V. CONCEPTO DEL PROCURADOR GENERAL DE LA NACION El señor Procurador General de la Nación en concepto No. 2771 recibido el 19 de diciembre de 2001, solicitó a la Corte declarar la constitucionalidad del inciso último del artículo 52 del Código Penal, con fundamento en las siguientes consideraciones: - La base de la demanda parte de una errada interpretación lingüística del artículo 98 de la Carta Política, porque “lejos de atribuir discrecionalidad absoluta al funcionario judicial para que determine la forma y eventos en los cuales procede la suspensión del ejercicio de la ciudadanía, le impone a éste que ordene dicha medida de acuerdo con la regulación y para los casos que lo indique la ley”. - De ninguna manera se permite al funcionario judicial tomar libremente la decisión, porque está ligado a los mandatos dispuestos por el legislador, quien regula los eventos en los cuales procede la medida restrictiva, “no sólo porque así lo ordena la mencionada norma constitucional, sino en virtud del principio de legalidad de las penas del artículo 29 constitucional”. En concordancia con
la norma anterior, el artículo 230 de la Constitución prevé la reserva legal en materia punitiva y por ende, las decisiones judiciales deben fundamentarse en la Ley. Así mismo, la legitimidad del legislador para imponer la pena accesoria demandada también se encuentra respaldada por la potestad otorgada por el artículo 150 del estatuto superior. - Recuerda la sentencia C-581 de 2001 sobre la exigencia de ser ciudadano para ejercer el derecho al sufragio con la justificada inhabilidad en virtud de una condena judicial, sin que lo anterior impida “que los internos de los centros de reclusión expresen sus opiniones sobre su ideología política siempre que no se adelanten actividades de proselitismo público, y tampoco se opone a que quienes cumplan los requisitos constitucionales para ejercer el sufragio participen en los procesos electorales (sentencias T-324 de 1994 y C394 de 1995)”. - Concluye que la norma es exequible en la medida en que “no resulta desproporcionado ni irrazonable que el Estado, en ejercicio de su poder punitivo, también lo sancione impidiéndole participar como ciudadano en los procesos electorales mediante los cuales los ciudadanos contribuyen a la configuración democrática y pluralista de las instituciones estatales, pues al cometer el ilícito expresó su desadaptación y desprecio por estas, como por el orden social y jurídico”.

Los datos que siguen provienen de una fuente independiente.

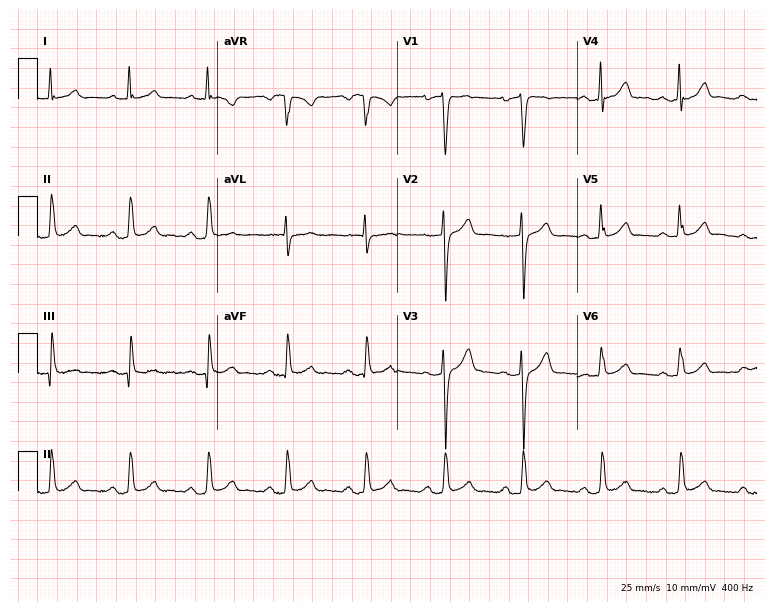
ECG — a man, 64 years old. Labelled as a normal ECG.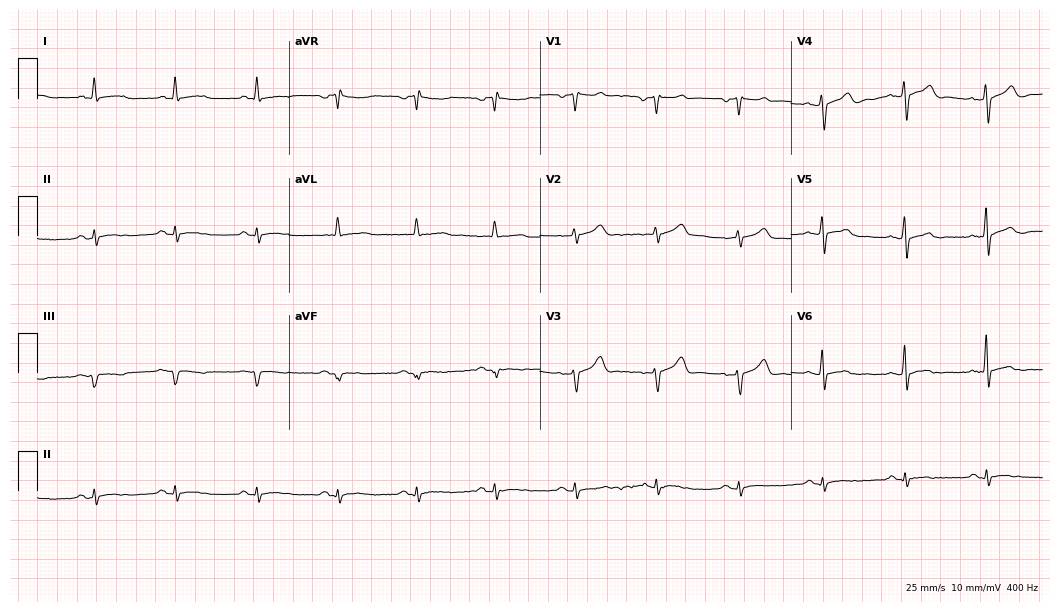
12-lead ECG from a 45-year-old male. Labelled as a normal ECG.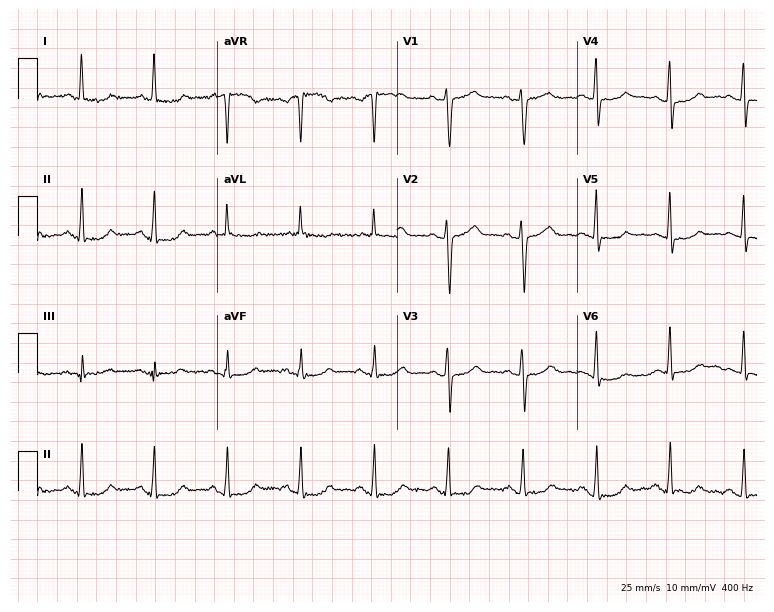
12-lead ECG from a female patient, 57 years old. Screened for six findings — first-degree AV block, right bundle branch block (RBBB), left bundle branch block (LBBB), sinus bradycardia, atrial fibrillation (AF), sinus tachycardia — none is recorded.

VI. CONSIDERACIONES Y FUNDAMENTOS
1. Competencia.
Corresponde a esta corporación decidir sobre la constitucionalidad de la norma demandada, por ser una Ley de la República (art. 2414 C.P.).
2. Problema jurídico planteado.
Consiste en establecer si al legislador le está permitido imponer la pena de interdicción de derechos y funciones públicas como accesoria a la de prisión o solamente lo puede hacer el juez de manera discrecional mediante decisión judicial.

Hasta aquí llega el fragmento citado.